Dengan melakukan ini, Anda juga akan membuat mereka merasa jadi orangtua paling bahagia sedunia. Percayalah.. :)
Izinkan saya menutup entry ini dengan definisi yang saya simpulkan secara pribadi:
'Mencari pasangan berbicara tentang menemukan orang yang dapat kita sebut sebagai ‘belahan jiwa’, yaitu seseorang yang akan dapat melengkapi dan menyempurnakan hidup kita, untuk kemudian mengikatkan diri dalam sebuah pernikahan untuk menjalani kehidupan ini bersama-sama dan mencapai apa yang telah digariskan Sang Pencipta pada hari kita dilahirkan ke dunia – maksud, tujuan dan panggilan yang ditetapkanNya atas hidup kita masing-masing.'
I know, it’s easier said than done. Sebagai orang yang sejak dulu sampai kini masih masuk kategori Kejora (kelompok jomblo ceria), sejujurnya saya tidak berani cuap-cuap seakan sayalah yang paling benar. Setiap orang berhak punya persepsi, definisi dan pendapat sendiri, dan masing-masing bebas menentukan pilihan berdasarkan apa yang ia percayai. Saya hanya menawarkan alternatif berpikir dari apa yang saya anggap benar, dan semoga apa yang saya jabarkan ini bisa menolong kita dalam proses pencarian yang panjang… :)

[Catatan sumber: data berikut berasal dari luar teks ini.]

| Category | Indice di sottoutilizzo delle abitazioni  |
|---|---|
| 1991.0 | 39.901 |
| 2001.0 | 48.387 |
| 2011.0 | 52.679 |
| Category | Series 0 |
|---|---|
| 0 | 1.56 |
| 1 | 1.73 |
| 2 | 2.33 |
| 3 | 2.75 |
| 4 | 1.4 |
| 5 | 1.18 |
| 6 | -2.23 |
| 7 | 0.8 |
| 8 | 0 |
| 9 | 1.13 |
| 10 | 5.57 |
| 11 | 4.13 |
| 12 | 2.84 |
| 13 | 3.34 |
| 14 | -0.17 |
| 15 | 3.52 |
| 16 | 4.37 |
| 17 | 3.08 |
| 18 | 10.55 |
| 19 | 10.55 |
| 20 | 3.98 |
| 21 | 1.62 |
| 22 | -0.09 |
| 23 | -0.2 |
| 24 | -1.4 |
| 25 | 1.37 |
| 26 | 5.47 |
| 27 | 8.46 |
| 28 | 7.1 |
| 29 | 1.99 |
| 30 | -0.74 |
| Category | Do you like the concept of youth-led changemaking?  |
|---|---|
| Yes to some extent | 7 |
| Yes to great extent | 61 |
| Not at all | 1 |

Weleh, weleh… kok jadi dalem gini ya, bo? ;)
Ya suds… sampai ketemu di entry mengenai ‘proses menjalin hubungan (sampai ke tahap pranikah)’.

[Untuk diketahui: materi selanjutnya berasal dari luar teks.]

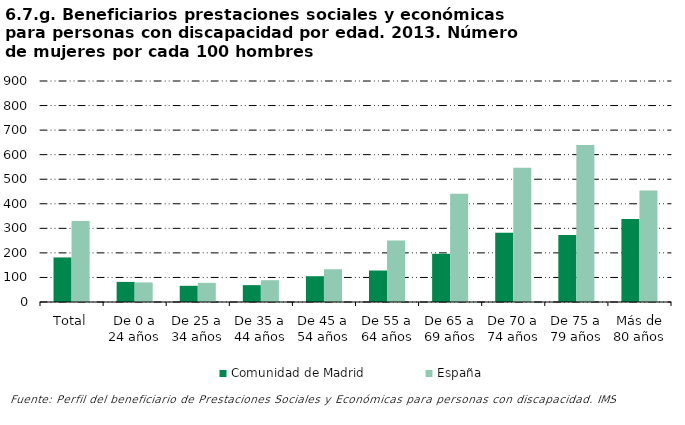
| Category | Comunidad de Madrid | España |
|---|---|---|
| Total | 181.434 | 329.899 |
| De 0 a 24 años | 81.818 | 79.798 |
| De 25 a 34 años | 66 | 78.088 |
| De 35 a 44 años | 68.687 | 88.776 |
| De 45 a 54 años | 104.895 | 133.415 |
| De 55 a 64 años | 128.161 | 250.877 |
| De 65 a 69 años | 196.296 | 440.741 |
| De 70 a 74 años | 281.538 | 546.319 |
| De 75 a 79 años | 272.5 | 639.858 |
| Más de 80 años | 338.514 | 454.081 |
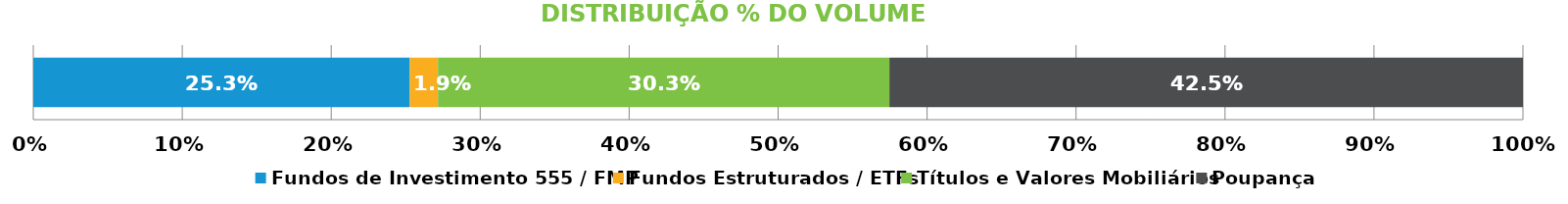
| Category | Fundos de Investimento 555 / FMP | Fundos Estruturados / ETFs | Títulos e Valores Mobiliários | Poupança |
|---|---|---|---|---|
| 0 | 0.253 | 0.019 | 0.303 | 0.425 |
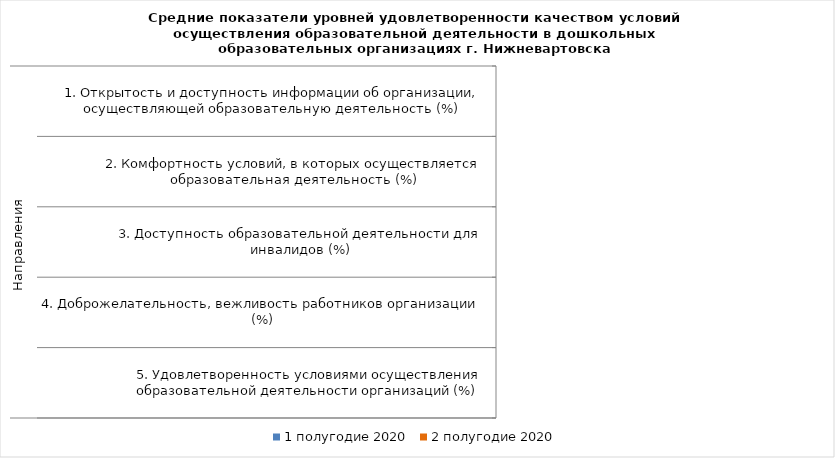
| Category | 1 полугодие 2020 | 2 полугодие 2020 |
|---|---|---|
| 0 | 0 | 0 |
| 1 | 0 | 0 |
| 2 | 0 | 0 |
| 3 | 0 | 0 |
| 4 | 0 | 0 |

Terima kasih untuk para sahabat yang telah membuka diri dan mengizinkan saya
melihat realita sebuah hubungan (bahkan sampai ke jenjang pernikahan), dan
belajar daripadanya.
6 comments:
setubuhhhhh... ups* setuju maksudnya. jadi intinya pengendalian diri ya Jen? ;) salam kenal! -Hary
buat saya, lebih simple ..
Dulu, pernah suatu pagi saya bangun dan berpikir :'hmm..kayanya saya ngga kuat deh hidup dengan cewe ini'
Besoknya langsung putusin pacar waktu itu..
Ngga, saya ngga putusin cewe hanya karena pikiran bangun tidur. Masalah utamanya, ini cewe hobinya berkeluh kesah tentang masalah keluarganya, soal kuliah dia dll .. pokoknya kalo deket dia, hidup rasanya jadi suram deh. Lama lama be te juga sih....tapi saya kuat kuatin, hibur dia dll dll .. sampai saya bangun di pagi hari itu.

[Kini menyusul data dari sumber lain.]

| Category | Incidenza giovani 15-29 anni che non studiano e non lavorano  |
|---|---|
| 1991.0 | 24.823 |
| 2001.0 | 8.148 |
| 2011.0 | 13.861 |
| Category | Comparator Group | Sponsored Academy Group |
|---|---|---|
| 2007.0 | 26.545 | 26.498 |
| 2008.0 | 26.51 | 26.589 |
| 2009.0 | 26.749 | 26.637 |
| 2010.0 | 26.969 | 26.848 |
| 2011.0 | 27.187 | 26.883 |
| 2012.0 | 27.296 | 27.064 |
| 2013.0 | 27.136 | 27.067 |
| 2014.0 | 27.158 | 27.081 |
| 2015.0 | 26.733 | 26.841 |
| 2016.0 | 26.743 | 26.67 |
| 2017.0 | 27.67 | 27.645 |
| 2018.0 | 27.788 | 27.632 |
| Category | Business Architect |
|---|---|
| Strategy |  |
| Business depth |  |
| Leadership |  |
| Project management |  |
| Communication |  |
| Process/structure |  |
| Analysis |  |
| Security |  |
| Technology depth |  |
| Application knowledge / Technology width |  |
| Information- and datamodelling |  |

Dan yah, sejak itu soal pasangan hidup jadi lebih simple buat saya.... tinggal jawab :
'bisakah saya hidup dengan orang ini?
Sampai saya ketemu calon istri.. perasaan saya bilang 'bisa' .... dan setelah 6 tahun dan 2 ekor anak, perasaan saya tidak salah.
Meskipun istri saya itu klutz dan suka ketinggalan barang, atau lupa taruh barang .. sedang saya paling jengkel kalo ada yang begitu.. tapi ya bukan masalah besar..
salam-Rudy-
'Bisakah saya hidup dengan orang ini?'
Gue suka pertanyaan itu :))
masalah pasangan hidu emang ga akan mudah dapetinnya. secara (harapannya) sekali seumur hidu gitu. Tengkyu udah ngebahas panjang lebar. Boleh niy dijadikan salah 1 panduan ;)
BAGUZZZZ....
TOP ABIEZ
saya tidak percaya kebetulan. saya percaya saya bisa lebih mengerti hidup ketika membaca blog ini..
dan setiap post yg saya baca sepertinya salah satu cara Tuhan untuk menjawab kegelisahan saya.